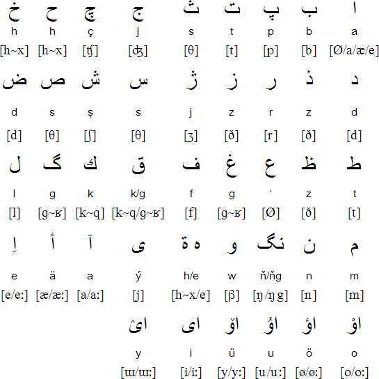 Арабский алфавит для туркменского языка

--------

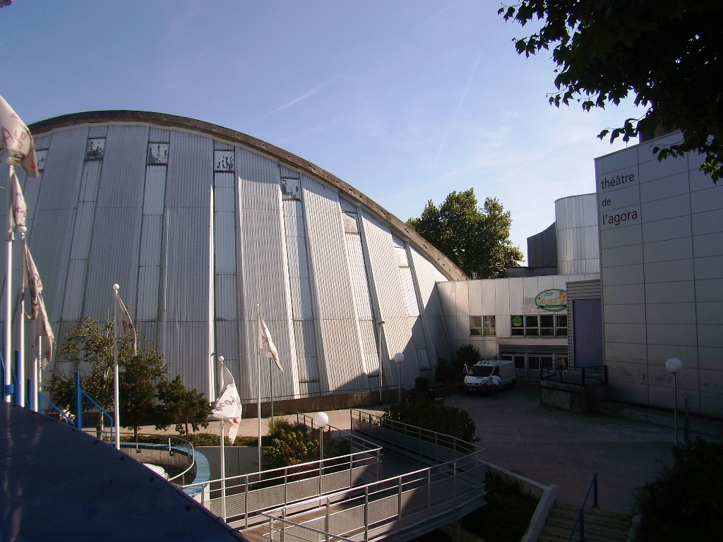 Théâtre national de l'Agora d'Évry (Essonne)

--------

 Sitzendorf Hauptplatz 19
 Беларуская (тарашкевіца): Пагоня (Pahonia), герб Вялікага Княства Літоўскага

--------

▶ ASSIGNED TASK:
All lines in the listing above from the line containing "Sitzendorf Hauptplatz 19" to the line containing "Беларуская (тарашкевіца): Пагоня", inclusive, should be retyped exactly; no other lines should appear.

▶ RESPONSE AREA:
 Sitzendorf Hauptplatz 19
 Беларуская (тарашкевіца): Пагоня (Pahonia), герб Вялікага Княства Літоўскага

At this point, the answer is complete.